Le nasique, cet étrange primate...


  • Le nasique, cet étrange primate...Photo : Alain Mafart-Renodier/Naturagency
  • Faune sauvage

    Sur l’île de Bornéo, dans ce qu’il subsiste de mangroves encore intactes, vit un étrange primate, le nasique. Dès qu’on l’aperçoit, on comprend facilement d’où il tient son nom. Si beaucoup le trouvent vraiment trop vilain, d’autres soulignent l’originalité de son faciès pas comme les autres…
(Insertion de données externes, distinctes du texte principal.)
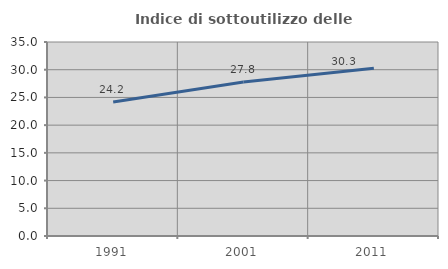
| Category | Indice di sottoutilizzo delle abitazioni  |
|---|---|
| 1991.0 | 24.19 |
| 2001.0 | 27.801 |
| 2011.0 | 30.269 |
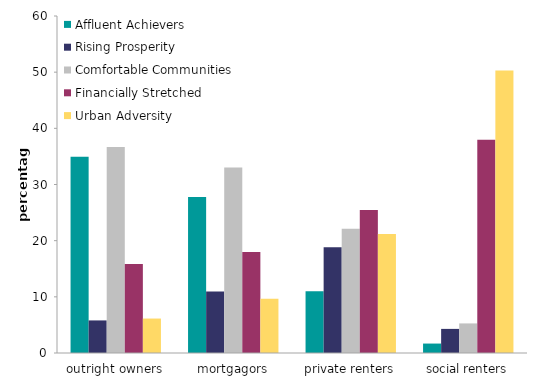
| Category | Affluent Achievers | Rising Prosperity | Comfortable Communities | Financially Stretched | Urban Adversity |
|---|---|---|---|---|---|
| outright owners | 34.941 | 5.8 | 36.679 | 15.837 | 6.134 |
| mortgagors | 27.796 | 10.953 | 33.013 | 17.971 | 9.679 |
| private renters | 10.987 | 18.844 | 22.113 | 25.475 | 21.205 |
| social renters | 1.681 | 4.292 | 5.268 | 37.979 | 50.279 |

    En l’observant volant de branche en branche tel un acrobate, on ne se doute pas que le très original Nasalis larvatus est en sursis comme son lointain cousin l’orang-outan, habitant lui aussi l’île de Bornéo. Inféodée au milieu forestier et endémique de l’île, l’espèce assiste impuissante à l’atrophie et à la fragmentation galopante des forêts ravagées par les incendies (souvent volontaires) et la déforestation au profit des cultures de palmiers. À côté, le crocodile, que le nasique affronte en plongeant de plusieurs mètres dans des cours d’eau pour les traverser à la nage, est un danger bien moins grand ! Classée par l’UICN* en danger d’extinction, cette espèce de la famille des cercopithécidés ne peut espérer survivre que par la volonté de l’homme. Saurons-nous préserver et même régénérer ce qui reste de son habitat originel pour qu’elle continue de participer à cette biodiversité qui nous est fondamentalement indispensable ?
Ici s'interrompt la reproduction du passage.